The 9-11 commision is nothing but a bunch of partisan grandstanding and nothing they say supporting either side of the issue is credible. Its a politically motivated body I watched a lot of it and it was sickening. And newsweek is so leftist they would say anything to hurt Bush. And finally Al Aqaeda is a minor part of the reason why we attacked Iraq, a position that the left has continued to distort, we attacked Irag to enforce that UN sanctions and because the whole world not just us knew Saddam was a threat to the Stability of the Middle east, and had the potential to give WMDs to terrorists. We need to hit Iran next, if they continue on their nuclear program


----------



## BigDaddy (Mar 4, 2002)

The 9/11 Commission was created by congressional legislation and the signature of President Bush. Help me out here.... The Republicans have a majority of both houses of Congress and they control the White House. If Republicans created this body and controlled the legislation creating it, how can the Commission be leftist?

It is amazing to me how any newspaper, TV station, or commission that makes statements criticizing or contradicting the White House is called "liberal".

Here's the challenge: Who specifically on the 9/11 Commission is so liberal that they would distort or ignore facts linking Saddam to Osama? Please provide specific names.

Here is the 9/11 Commission's homepage with member bios: http://www.9-11commission.gov/


----------



## MTPheas (Oct 8, 2003)

Pentagon John F. Lehman, CIA Jamie S. Gorelick, Homeland Security, Timothy J. Roemer, White House and NSC, Fred F. Fielding and Philip Zelikow, Senate and House Intelligence Committees, Timothy J. Roemer , Council on Foreign Relations, Thomas Kean, Lee H. Hamilton, Jamie S. Gorelick, John F. Lehman, Henry Kissinger: John F. Lehman

Republicans: Former Jersey Governor Thomas Kean, former Illinois Governor James Thompson, former White House Counsel Fred Fielding, former Washington state Senator Slade Gorton and former Navy Secretary John Lehman.

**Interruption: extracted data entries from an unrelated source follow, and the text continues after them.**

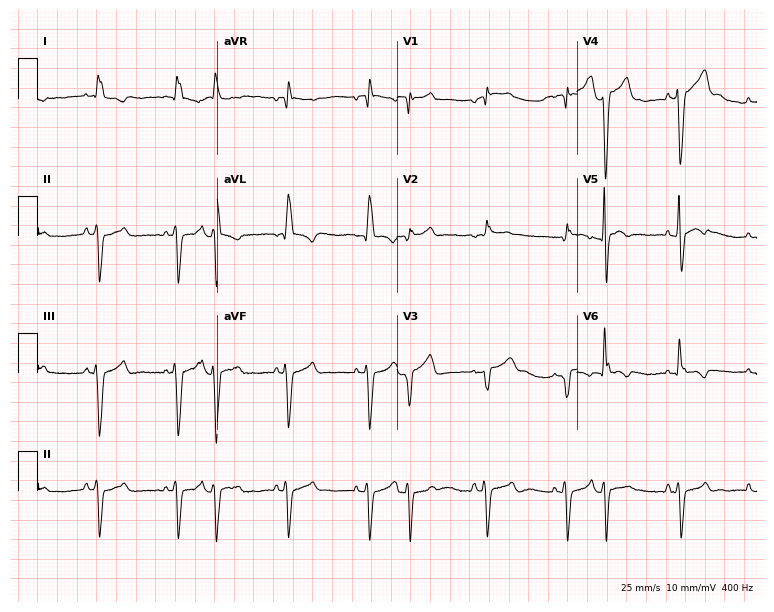
12-lead ECG from a 54-year-old man (7.3-second recording at 400 Hz). No first-degree AV block, right bundle branch block, left bundle branch block, sinus bradycardia, atrial fibrillation or sinus tachycardia recorded for this tracing.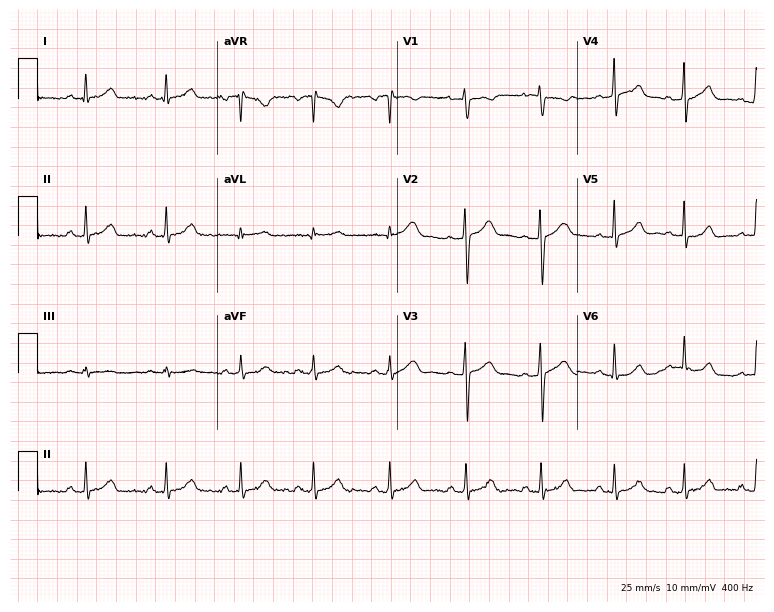
12-lead ECG from a 22-year-old female patient. Screened for six findings — first-degree AV block, right bundle branch block (RBBB), left bundle branch block (LBBB), sinus bradycardia, atrial fibrillation (AF), sinus tachycardia — none is recorded. Other findings, if any, are not listed.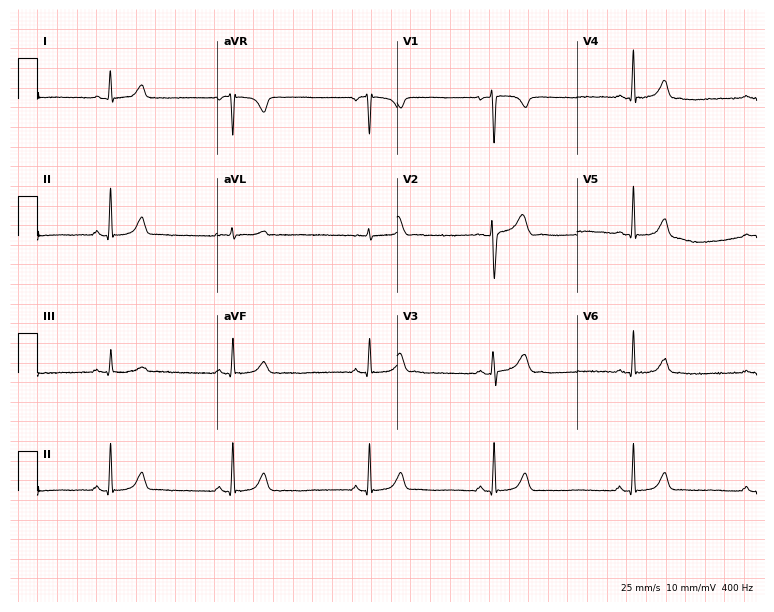
Resting 12-lead electrocardiogram. Patient: a 30-year-old female. None of these six findings is recorded: first-degree AV block, right bundle branch block, left bundle branch block, sinus bradycardia, atrial fibrillation, sinus tachycardia.

Democrats: Indiana congressmen, Lee Hamilton and Tim Roemer, former Georgia Senator Max Cleland, Attorney Richard Ben-Veniste, Jamie Gorelick, a Justice Department official in the Clinton administration.

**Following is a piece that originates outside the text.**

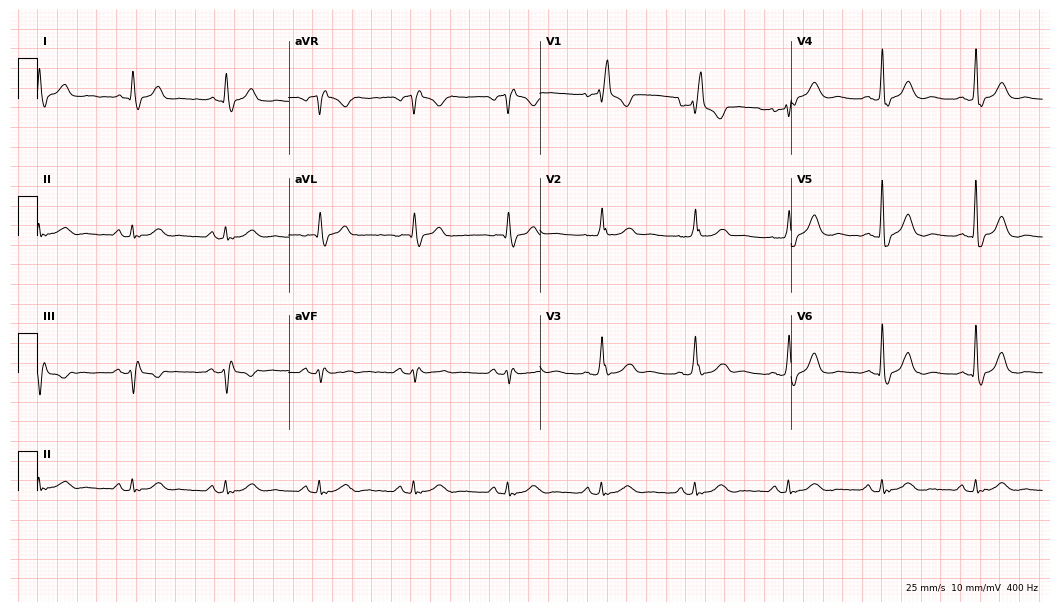
ECG (10.2-second recording at 400 Hz) — an 84-year-old man. Screened for six findings — first-degree AV block, right bundle branch block, left bundle branch block, sinus bradycardia, atrial fibrillation, sinus tachycardia — none is recorded.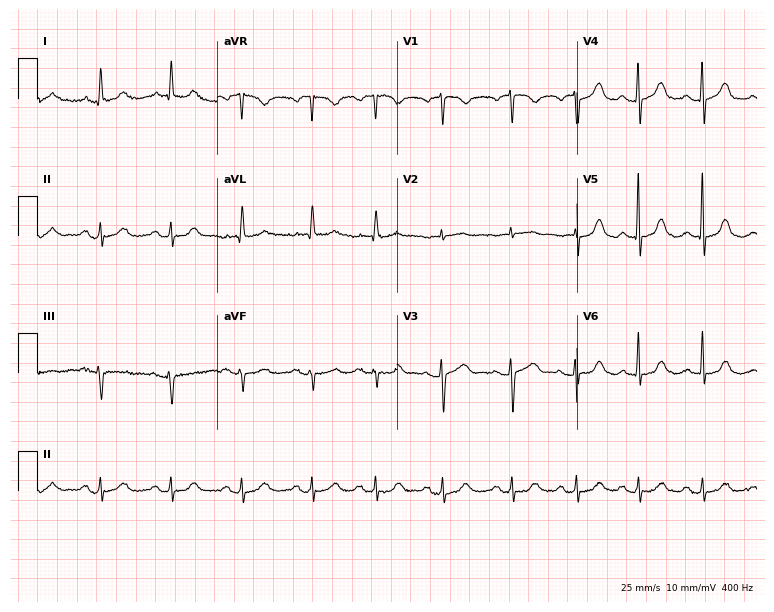
12-lead ECG from a woman, 79 years old. Labelled as a normal ECG.

All members of this Commission were APPOINTED BY BUSH. Chairman Tom Kean--appointed by Bush. I hardly think this group could be fairly criticized as politically motivated--against him anyway. You may recall that Bush fough creation of this panel from the start and only relented after mounting pressure from 9/11 widows and surviving families.

I find it reprehensible that Bush and Cheney would give speeches LYING about a Saddam-Osama connection the very week the FACTUAL 9/11 Commission report was released.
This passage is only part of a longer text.